In what would be Evans' last encounter with the justice system, she was able to reduce her jail time by agreeing to enter and complete a 12-month outpatient treatment program at the Recovery Opportunity Center in Riverside. The judge, who had called her “one sick sister” and got no argument from Evans, helped place her on the path to redemption, she says.
“I had lost my job, my home, my dignity, my family support,” Evans says. “But when I was in my treatment on the downstairs floor of the program, my two oldest kids were upstairs.” She says of the work she did in treatment, “It wasn't simple but it wasn't hard.”
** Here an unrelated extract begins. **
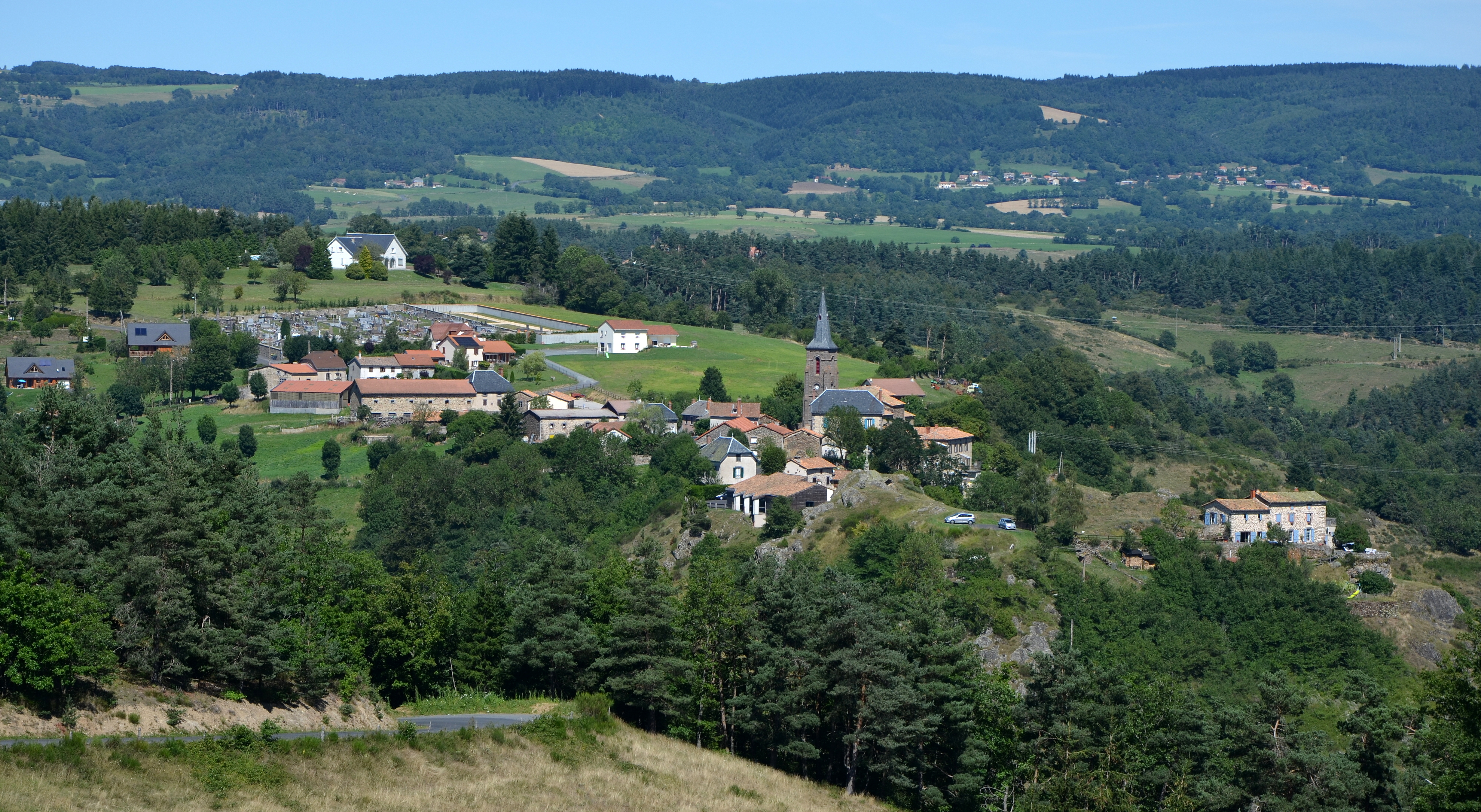 Village de Saint-Georges, Cantal, France

Since completing treatment, Evans has worked for or established several agencies devoted to helping society's most desperate. She is co-founder of Inland Empire Veterans Stand Down, a program connecting homeless veterans and their families to community supports.
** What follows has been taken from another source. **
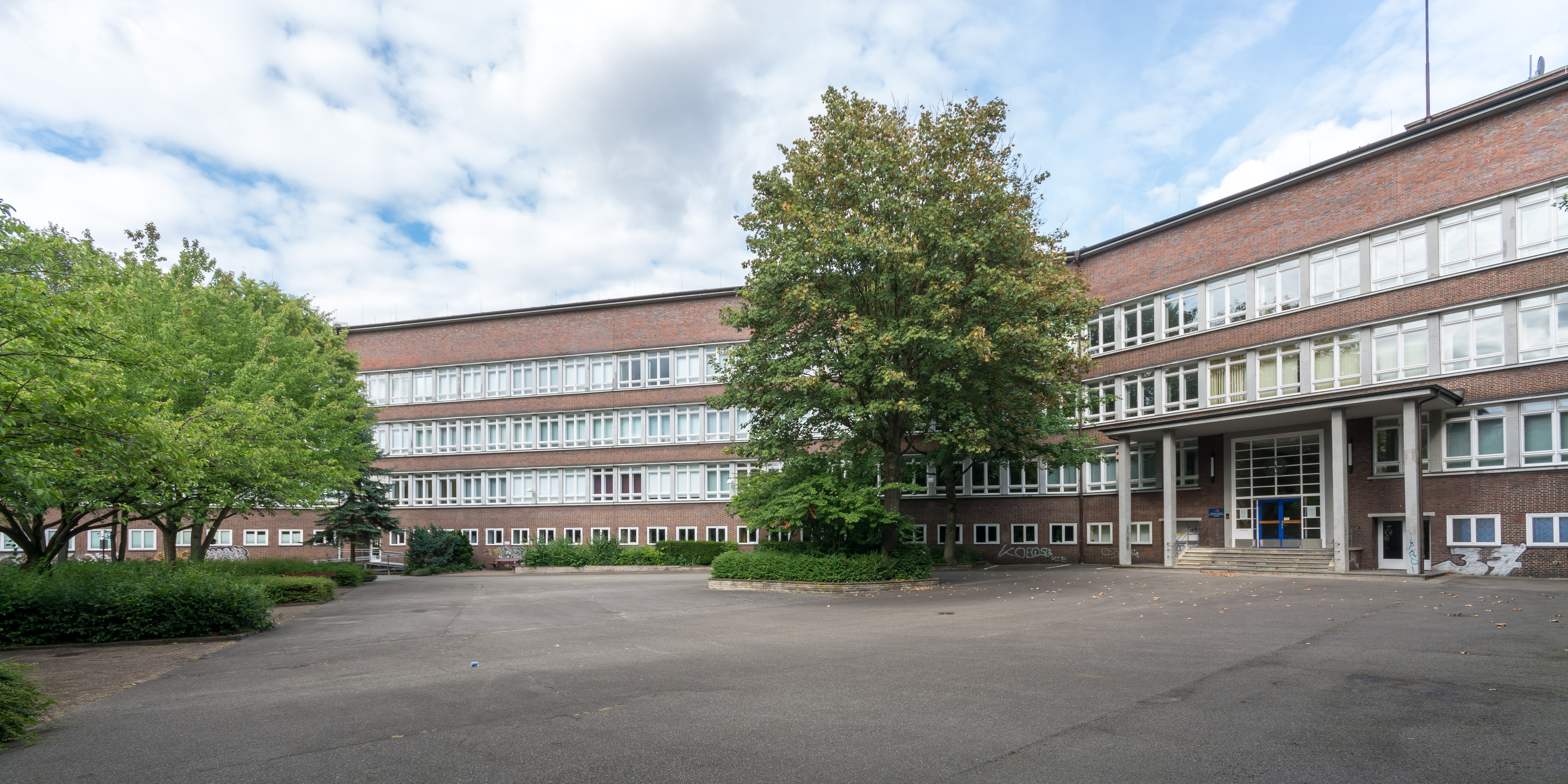 Ehemaliges Kirchenpauer-Gymnasium, Hammer Steindamm 129 in Hamburg-Hamm. This is a photograph of an architectural monument.

“My father was in the Marines; I can identify with many of the issues of veterans,” she says. “My main efforts today are with youths and with homeless veterans.”
Work on multiple fronts
The approach of Evans' program for homeless veterans is to provide the information needed to start individuals on a productive path. This might take the form of a referral to treatment or something as simple as a food voucher or needed transportation to a community facility.
“There are a lot of people out there who don't realize they are eligible for benefits,” Evans says.
Evans also founded the organization Men of Valor and Excellence, an entity designed to offer transitional services such as counseling and vocational assistance to veterans. She is working on establishing transitional housing options for veterans through this organization.
Prior to establishing her own organizations, Evans worked at a coed residential treatment center, then later at a treatment program targeting female parolees and their children. Most of the populations she has served in her various roles have faced circumstances very similar to what she experienced in her 20s and 30s.
“Back in 1996, I simply said a prayer that God allow me to spend my life helping men, women and children deal with this disease,” she says. “Things have blossomed for me since then.”
Evans attributes the success of her approach in many different roles to integrity and honesty in working with clients. “I tell them, ‘This is the road you have to take,’” she says. “You'll see how it has benefited me. … I love my life today-good or bad, right or wrong.”
Prestigious award
Evans' diverse efforts on behalf of the disadvantaged won her some unexpected recognition last November, when the California Wellness Foundation honored her and two others in its 16th annual California Peace Prize ceremony. The foundation, which prioritizes efforts on a variety of health issues including violence prevention, mental health and diversity in the health professions, honors individuals who operate in the trenches and could be classified as a community's unsung heroes.
“I'm still trying to wrap my mind around it,” Evans says of the award. “I'm overwhelmed by my even being considered.”
The award came with an unrestricted cash grant of $25,000 from the foundation. Evans would like to use the money to secure permanent office space for Inland Empire Veterans Stand Down and to cement the organization's nonprofit status.
“It would be good to be able to have a building so we could provide treatment,” Evans says. “I'm ready.”